Provided material:
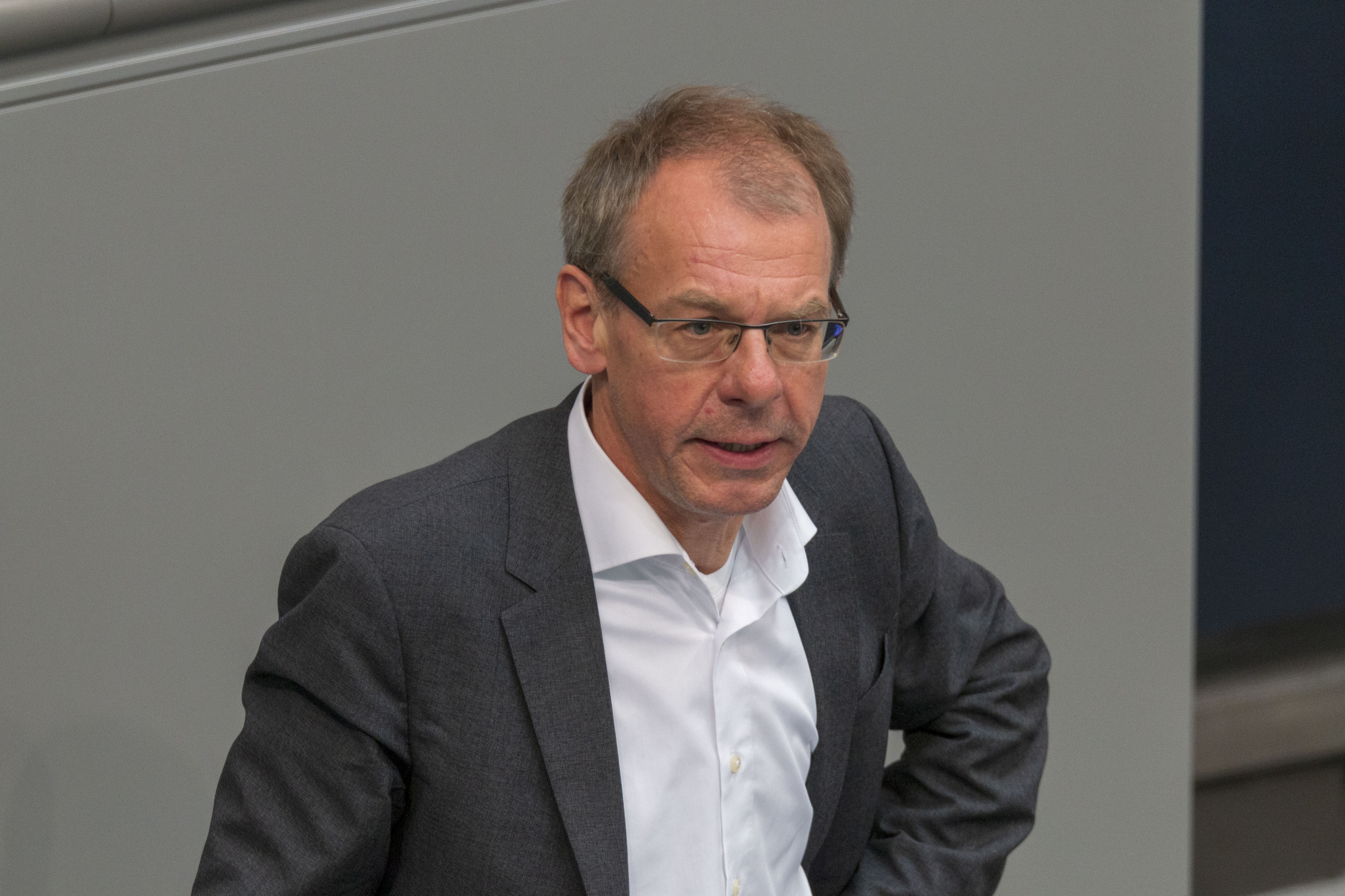 Markus Kurth, Bundestagsabgeordneter der GRÜNEN während der Plenarsitzung des Deutschen Bundestages am 2. Juli 2020 in Berlin.
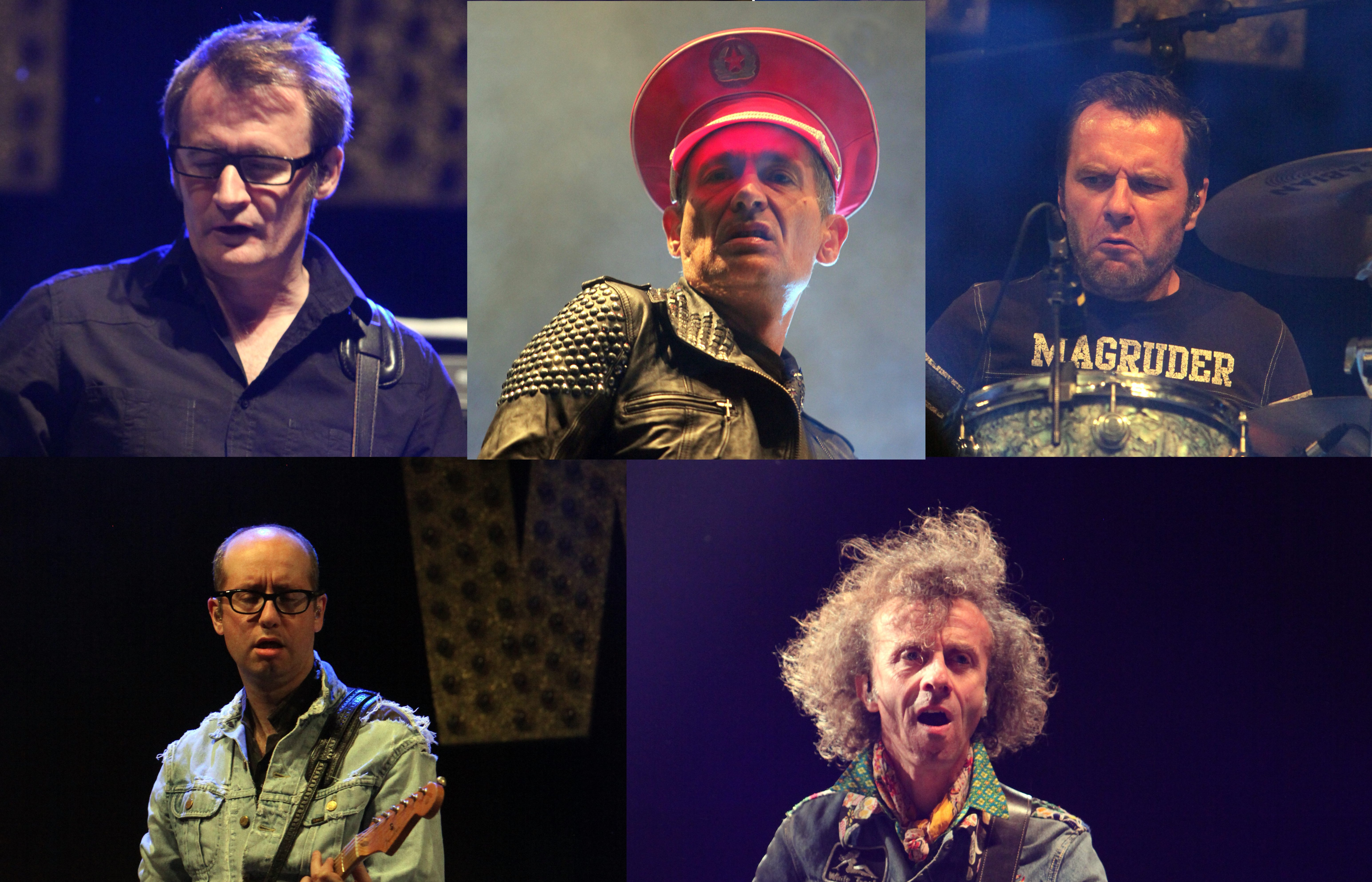 Les Wampas at Balelec 2011
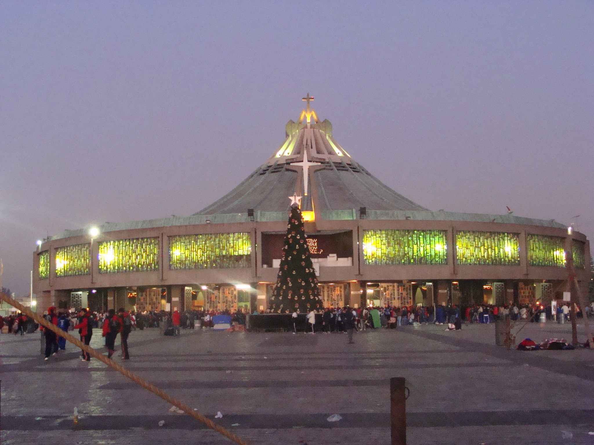 Basilica de Guadalupe
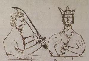 Representación del atentado cometido por Juan de Cañamares contra el rey Fernando II de Aragón el 7 de diciembre de 1492 en Barcelona. Dibujo extraido del Dietari de l'Antich Consell Barceloní, vol. III (detalle).
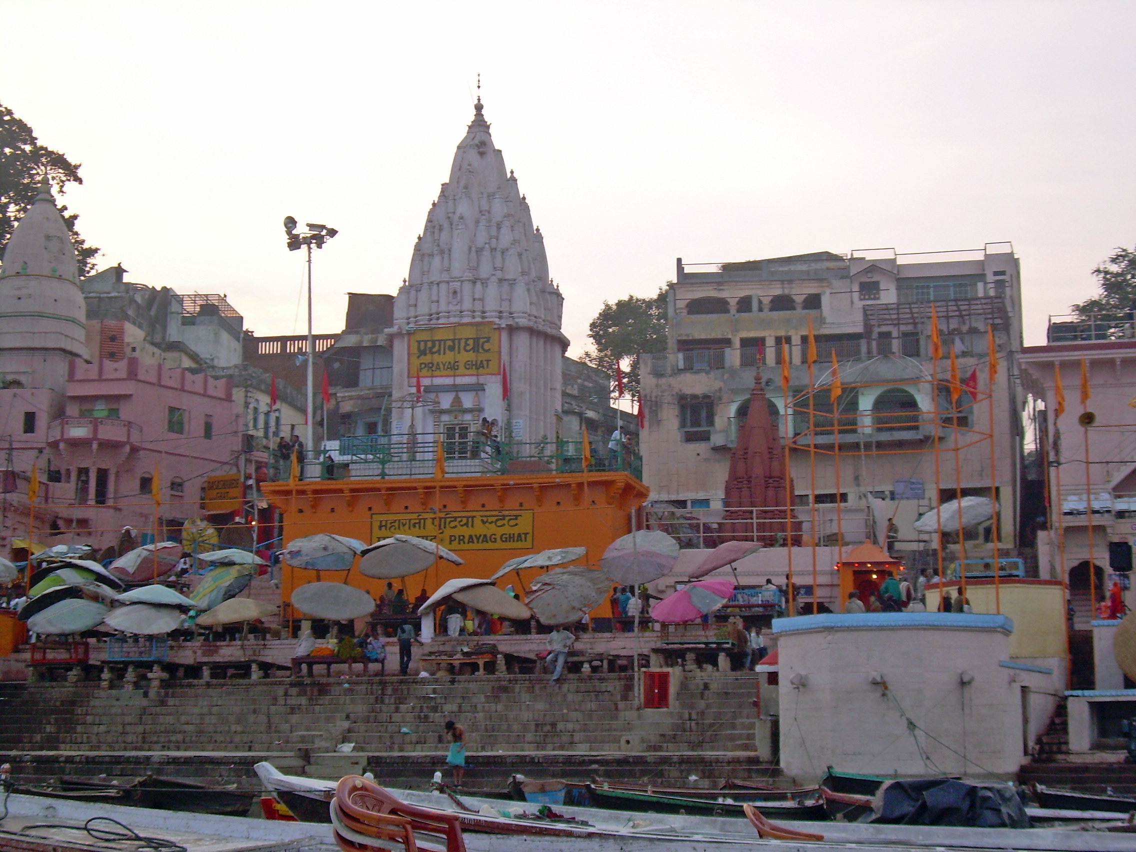 Praying Ghat.

What is expected:
Set down the entries word for word, omitting all pictures.

Answer section:
 Markus Kurth, Bundestagsabgeordneter der GRÜNEN während der Plenarsitzung des Deutschen Bundestages am 2. Juli 2020 in Berlin.
 Les Wampas at Balelec 2011
 Basilica de Guadalupe
 Representación del atentado cometido por Juan de Cañamares contra el rey Fernando II de Aragón el 7 de diciembre de 1492 en Barcelona. Dibujo extraido del Dietari de l'Antich Consell Barceloní, vol. III (detalle).
 Praying Ghat.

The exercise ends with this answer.